Hendrik Brouwer ([ˈbrʌu̯ər]; 1581 – 7 August 1643) was a Dutch explorer and governor of the Dutch East Indies.

East Indies[edit]

Brouwer is thought to first have sailed to the Dutch East Indies for the Dutch East India Company in 1606. In 1610, he left again to the Indies, now as commander of three ships. On this trip he devised the Brouwer Route, a route from South Africa to Java that reduced voyage duration from a year to about six months by taking advantage of the strong westerly winds in the Roaring Forties – latitudes between 40° and 50° south.

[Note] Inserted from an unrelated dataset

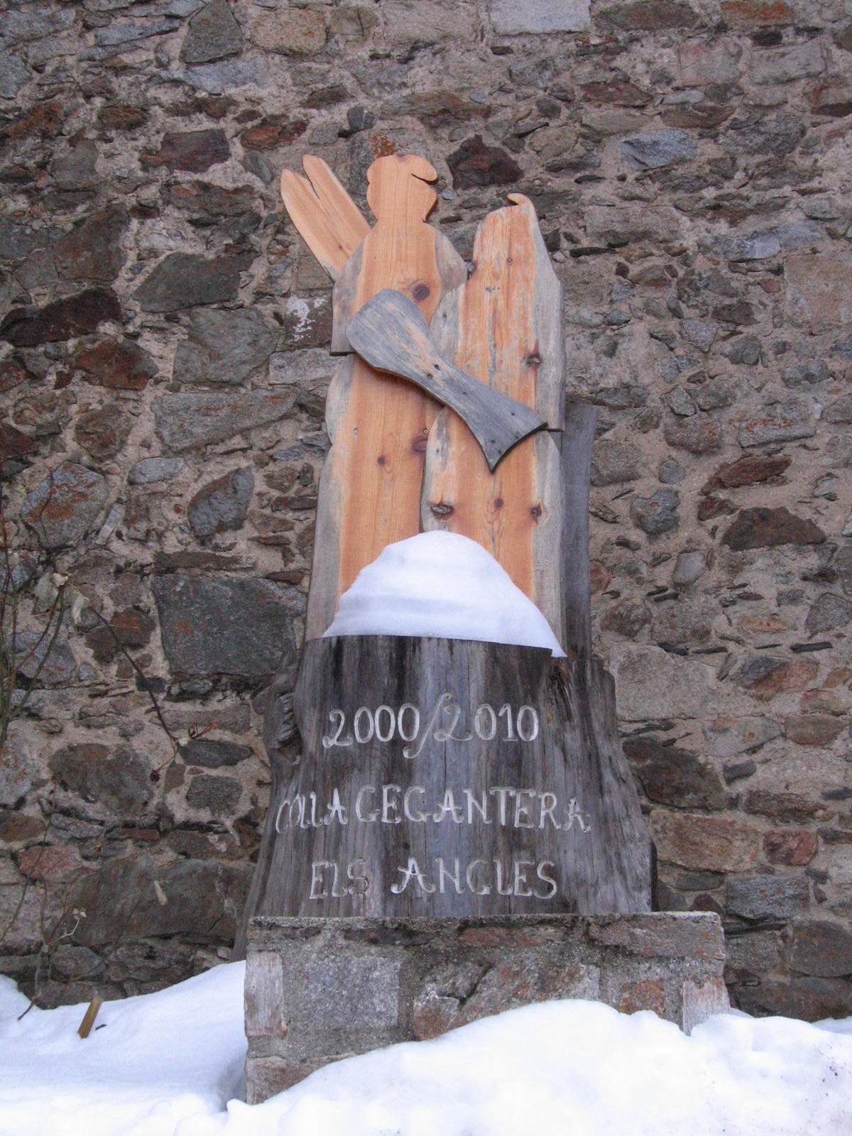 Els Angles / Les Angles, statue "biloingue".
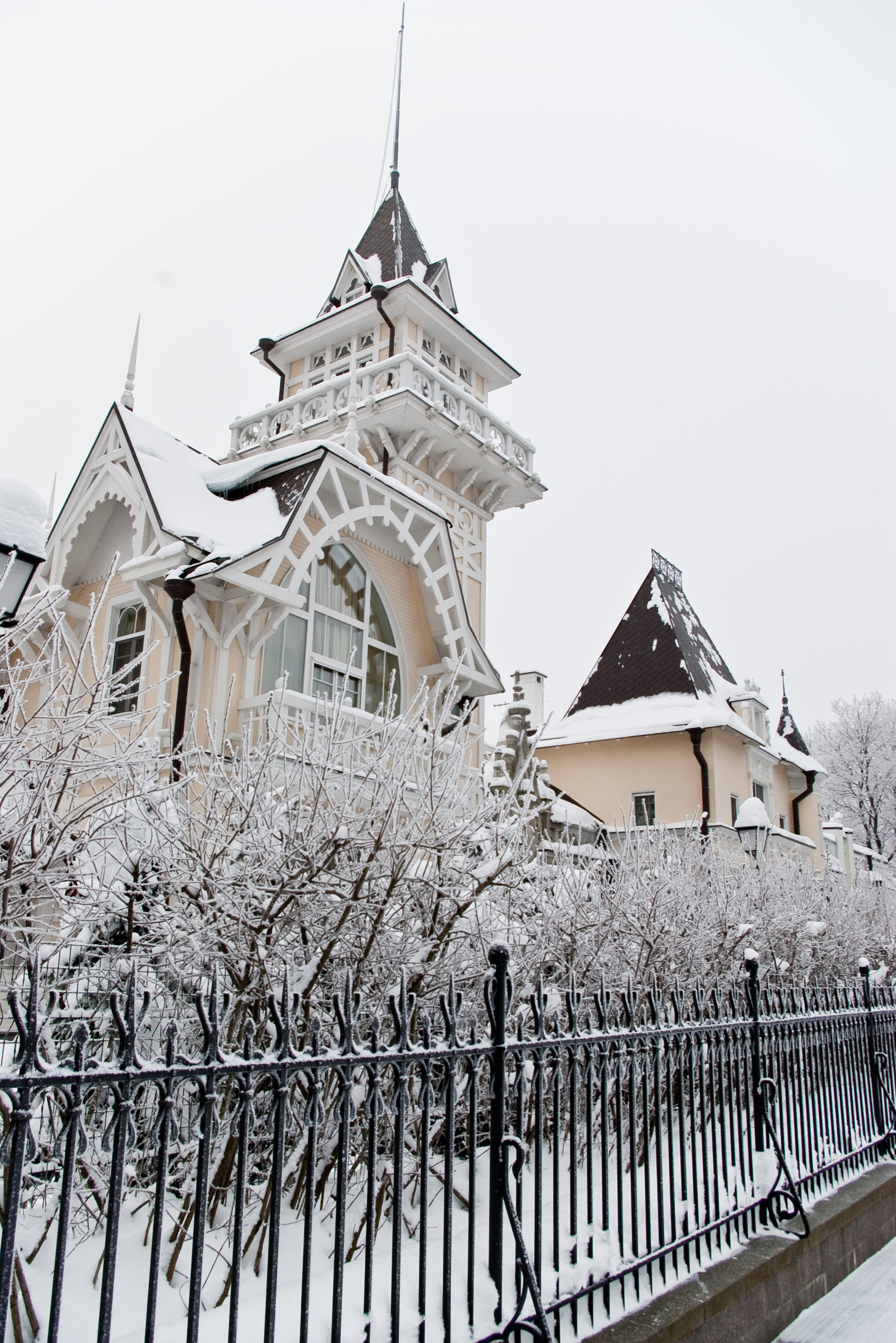 Усадьба Клейнмихеля

Up to that point, the Dutch had followed a route copied from the Portuguese via the coast of Africa, Mauritius and Ceylon. By 1617, the VOC required all their ships to take the Brouwer route.[1]

After his arrival in 1611 in the East Indies, he was sent to Japan to replace Jacques Specx temporarily as opperhoofd at Dejima from 28 August 1612 to 6 August 1614.[2] During that time he made a visit to the Japanese court at Edo. In 1613, he made a trip to Siam that laid the foundation for the Dutch trade with Siam.

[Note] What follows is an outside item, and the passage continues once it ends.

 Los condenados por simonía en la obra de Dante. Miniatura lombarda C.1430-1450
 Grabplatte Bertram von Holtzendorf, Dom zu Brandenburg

Early in 1632, he was part of a delegation sent to London to solve trade disagreements between the Honourable East India Company and Dutch East India companies. Afterwards he left for the Indies, and on 18 April of that same year he was appointed Governor-General of the Dutch East Indies, again following Jacques Specx, a position which he held until 1 January 1636. Anthony van Diemen was his assistant during this entire period, and many of the Dutch explorations into the Pacific carried out under Van Diemen's command were suggested in writing by Brouwer before he left.


In 1642, the VOC joined the Dutch West India Company in organizing an expedition to Chile to establish a base for trading gold at the abandoned ruins of Valdivia. The fleet sailed from Dutch Brazil where John Maurice of Nassau provided them with supplies. While rounding Cape Horn, the expedition established that Isla de los Estados was not part of the unknown southern land.[3]

After making landfall on Chiloé Island, Brouwer made a pact with native Huilliches to aid in establishing a resettlement at Valdivia. However, on 7 August 1643, at the age of 62, Hendrik died in Puerto Inglés before his arrival at Valdivia, and was succeeded by his vice-admiral, Elias Herckmans, who landed at the ruins on 24 August. The embalmed body of Brouwer was buried in Valdivia, by then renamed Brouwershaven, on September 16.[4][3] Brouwershaven remained occupied by Herckmans and his men until 28 October.

Having been told that the Dutch had plans to return to the location, the Spanish viceroy in Peru sent 1,000 men in 20 ships in 1644, to resettle Valdivia and fortify it. The viceroy also sent 2,000 men by land, who never made it. The Spanish soldiers in the new garrison disinterred and burned Brouwer's body.[5]


  1. ^ "The Seynbrief: Sailing Toward Destiny". South Land to New Holland: Dutch Charting of Australia 1606–1756. National Library of Australia. Archived from the original on 21 March 2011. Retrieved 8 January 2012.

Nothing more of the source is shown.